The Roots of Codependency

During a question-and-answer period at the end of one of my
childrearing workshops, a participant sheepishly admitted that he was
envious of all the attention children had received in the workshop.  I asked
what his childhood was like, and he responded that he had a perfect
childhood–his parents gave him everything he wanted.  When he asked for
something special to eat, they got it for him.  He could have friends over
whenever he wanted, and whenever he felt like going somewhere, they arranged for it. So he couldn’t understand why he was feeling as he did.

 
“I see,” I replied thoughtfully. “It sounds as though you had quite
a deprived childhood.  No wonder you’re jealous of the children we’ve been
talking about and wish you were one of them.”

 
My answer perplexed him, so I explained that it appeared as though his
parents had disempowered him by providing for his every whim. In effect,
they disconnected him from the means and ends of his own existence.  The
result is that he became a passive receptor, which did not give him the
opportunity to learn how to meet his own needs. In fact, he probably often
didn’t know his needs well enough to meet them, because he was catered to
before he was allowed to fully experience his yearning. So now as an adult,
he is left feeling needy and incapable of meeting those needs–when he can even
recognize them.

 
I’d be surprised, I told him, if he wasn’t yearning for the comfort
and security of his childhood.  Yet, I went on, it’s the last thing he
needed now–he needed to feel just what he was feeling so that he could
connect with his yearnings and learn how to fulfill them.  In the workshop,
we explored how children become self-actualized and develop the tools to
provide for themselves and others by experiencing discomfort. For it is in
discomfort that children find the passion and motivation to become engaged
in the processes that bring them comfort and self-knowing.
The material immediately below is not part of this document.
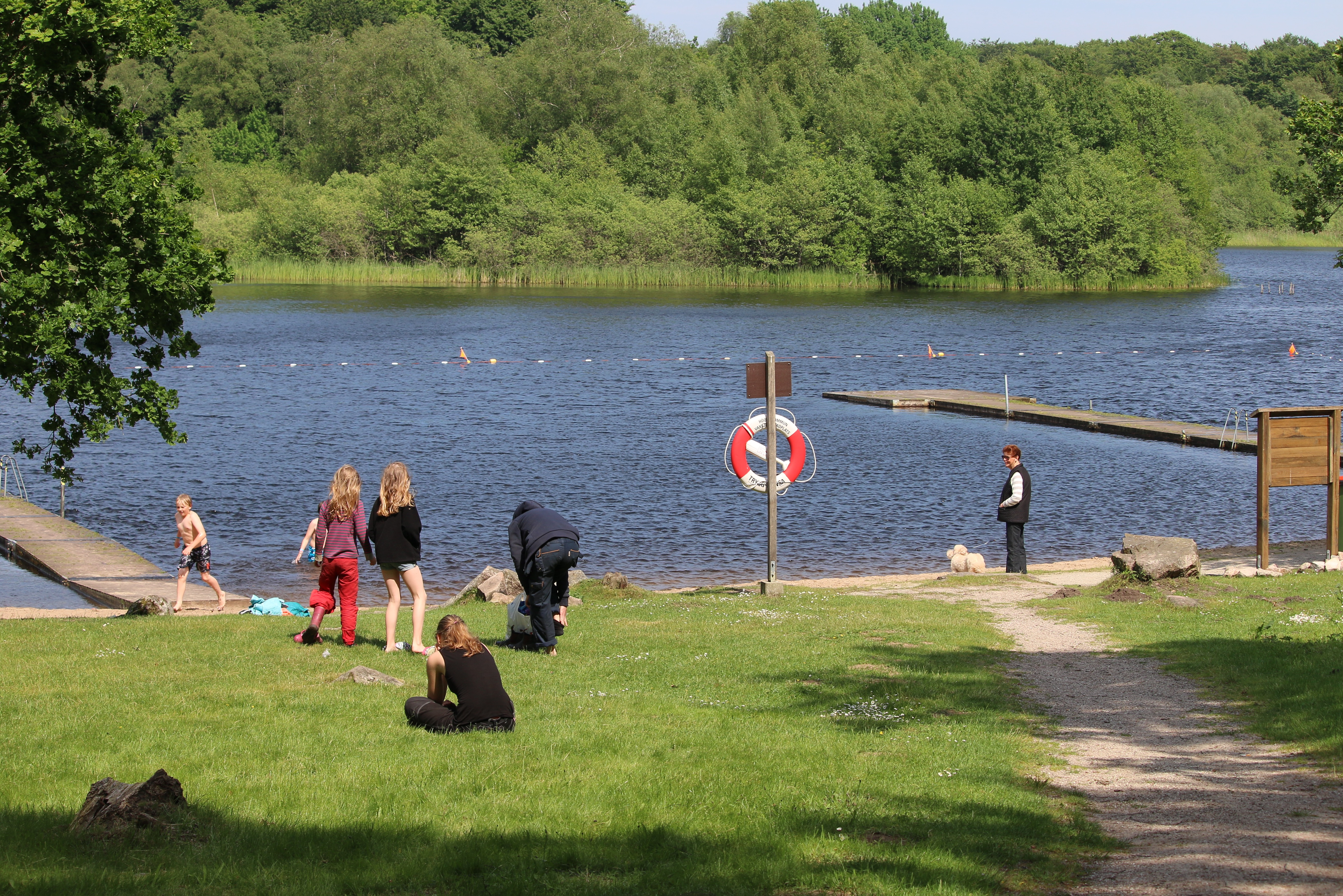 Vaxsjön, Skåne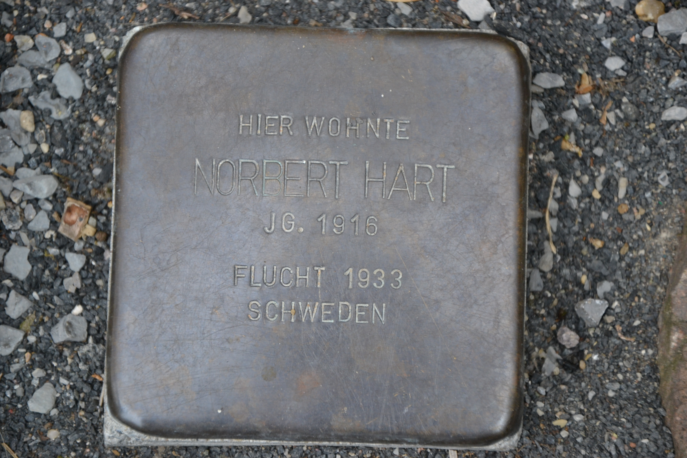 Stolperstein

2 Replies to “The Roots of Codependency”

  1. Hi there and thanks for the writing tamarack. I have a couple of awarenesses to add for the readers. Depending on the age of the child it can in my opinion actually be very beneficial to meet the needs of a child quickly. Speaking of the first 3 years including gestation we need to prevent children from feeling helpless if their caretakers do not respond to the subtle communication they use to get their needs met. In this age this means survival. And if repeatedly this experience is made (birth being forced by medication, screaming being unanswered, etc..) the body and every little cell get an imprint that says: “my needs will not get met and it is not worth it being alive.” Than as an adult we need others to bring sense and fullfilment to our lives. When i read about the envy of your workshop participant i have another hunch. Usually pain and also jealousy is triggered when i see something i would have wish to have when i was a child. Now in this case it is about getting attention. It seems to me that the parents might have provided for a lot of material freedom but because that is how they have learned to give attention. Maybe though it did not fullfill the core need of the child to be seen and emotionally connected with a parent that is really present and loving. Instead love was expressed by cooking special food or being really generous. It was the same for me when i was a baby. My mother provided with everything she thought i needed: fresh diaper, a dummy and my own bed. From her perspective i had everything i needed. But i kept screaming. Why? Because she was not emotionally present with me, allowing body contact, cuddling and breast feeding. She did not know, that these were my real needs. Now a days she still thinks, she needs to cook a special meal when i come to visit, but it is so hard for her to hug me in a really loving way. Guess why? It hadn´t been given to her either by her own parents. Co-dependency is the continual search for the fulfillment of our unmet needs when we needed them the most, as a baby. Back than it was a matter of survival and this imprint can be so deep that it also runs our adult life.

    1. Greetings Bastian,

      I appreciate the awarenesses–they’re right on. I’d especially like to echo what you said about the needs of a child under three being about survival, from his/her perspective. And I like your definition of codependency–it not only points right to the source of the behavior, but it shows how vitally important nurturing presence is in those first years of a child’s life.